Seller’s Role: If you will continue to play a key role in the business, the key terms of the employment or consulting agreement, such as the salary, should be worked out prior to accepting the LOI. If you don’t want to stay on with the business, seek out buyers who don’t require you to do so. Alternatively, you should focus on building up your management team and identifying a potential successor CEO or manager several years in advance.

Management’s Role: Couple your disclosure strategy with a retention agreement with your key employees. If you prepare a formal retention bonus agreement, include a confidentiality and non-solicitation agreement. Make sure it can be assigned to the buyer. If you allow the buyer to talk to your employees, only let this happen at the tail end of due diligence and after the purchase agreement has been negotiated. Some LOIs contain a contingency that states that the buyer won’t move forward unless they can obtain employment and non-compete agreements from key employees. You should be particularly careful before agreeing to such a clause. If employees catch wind of the fact that they can hold up the sale, they often will.

Non-Compete: While nearly all buyers expect you to agree not to compete with the buyer after the closing, such an agreement is implied and not explicitly stated in the LOI. If you desire to engage in something related to the business after the closing, specifically carve out the desired activity to make sure it won’t conflict with the non-compete.

Termination: If the LOI is non-binding, it should be cancellable without effect. Some LOIs include breakup or walk-away fees, but these fees are rare in lower middle-market transactions.

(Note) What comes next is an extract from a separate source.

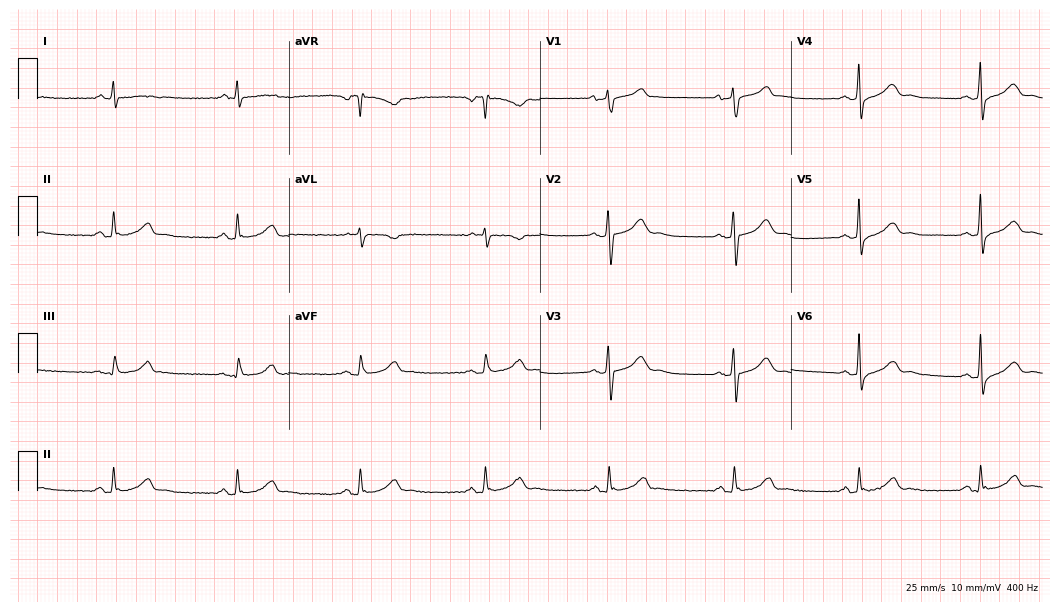
Resting 12-lead electrocardiogram. Patient: a 60-year-old man. None of these six findings is recorded: first-degree AV block, right bundle branch block, left bundle branch block, sinus bradycardia, atrial fibrillation, sinus tachycardia.
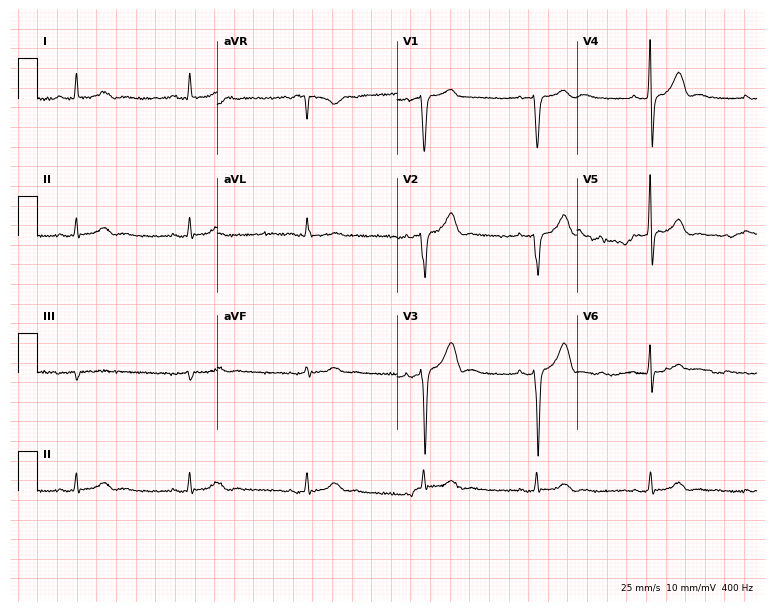
ECG — a male patient, 61 years old. Screened for six findings — first-degree AV block, right bundle branch block (RBBB), left bundle branch block (LBBB), sinus bradycardia, atrial fibrillation (AF), sinus tachycardia — none is recorded.
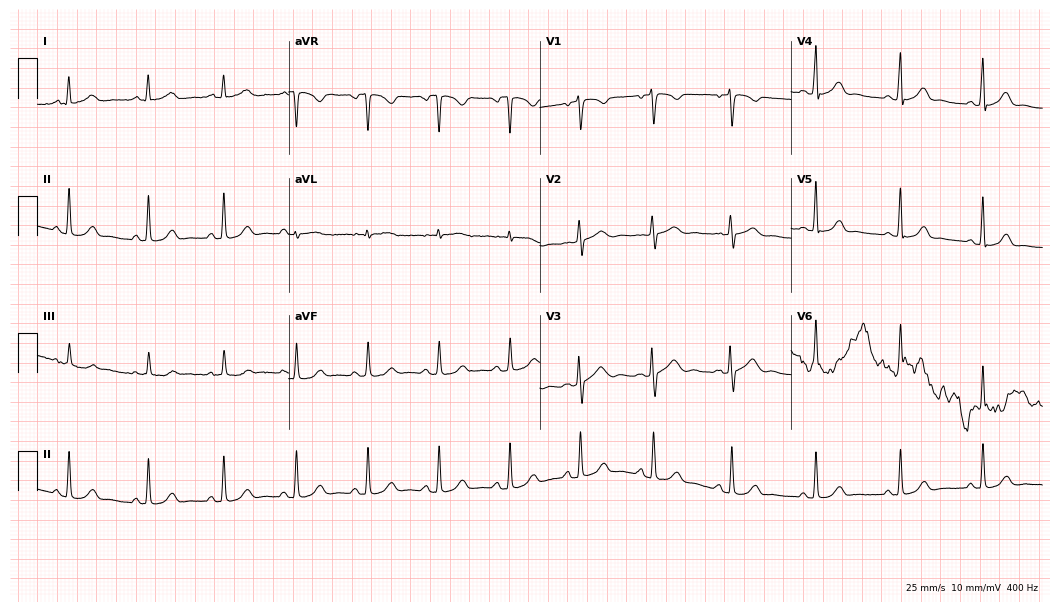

Miscellaneous: Most LOIs wrap up with a clause covering how expenses will be paid, governing law, and legal authority.

Process

Here is a description of the process and negotiating styles:

  • Who prepares the LOI: Most LOIs are drafted by the buyer. An LOI may be drafted by the seller if you have a strong negotiating position and are negotiating with multiple parties simultaneously. As the seller, you should always seize the opportunity to prepare the LOI, if available.
  • Skipping the LOI: Some parties skip the LOI and jump straight to a definitive purchase agreement, but this is rare.
  • Format (letter vs. agreement): Most LOIs range from two to four pages and are a mix between a letter and a more traditional legal agreement. The seller should always strive for the LOI to be as detailed and specific as possible.
  • Process of making changes: It’s customary for the buyer and seller to exchange red-line versions of the LOI in Microsoft Word. Start each round with a clean draft as tracking successive changes can become difficult after the second round.
  • Discussing issues on the phone: Discuss potential issues on the phone to understand the other party’s motivations behind a requested change.
  • Timeframe to sign an LOI: Most LOIs take one to three weeks to negotiate. Most LOIs are signed one to two months after a non-disclosure agreement is executed.
  • Negotiating tactics: Some buyers initially offer a high price with the intention of working the price down over the succeeding months. Other buyers take a middle-of-the-line approach and make a reasonable offer they plan to stick with. The only way to tell the difference between the two buyers is to flush out their motivations through more thorough negotiations and pin them down on specifics. Buyers with insincere motives will attempt to avoid agreeing to specifics, such as milestones, deadlines, and other measures.
  • Seriousness: Some buyers, such as so-called search funds, aren’t sure if they can obtain the financing and therefore attempt to quickly agree to an LOI so they can begin their search for financing. It’s therefore important to gauge a buyer’s ability to consummate the transaction.
  • Degree of detail: Some parties negotiate only the high-level terms of the transaction, such as purchase price. Others nail down all the specifics. Nail down as many specifics as possible without overly sacrificing momentum.
  • The final offer: “This is my final offer” is an amateurish negotiating gambit. Ignore the “final offer” warning – it is rarely true.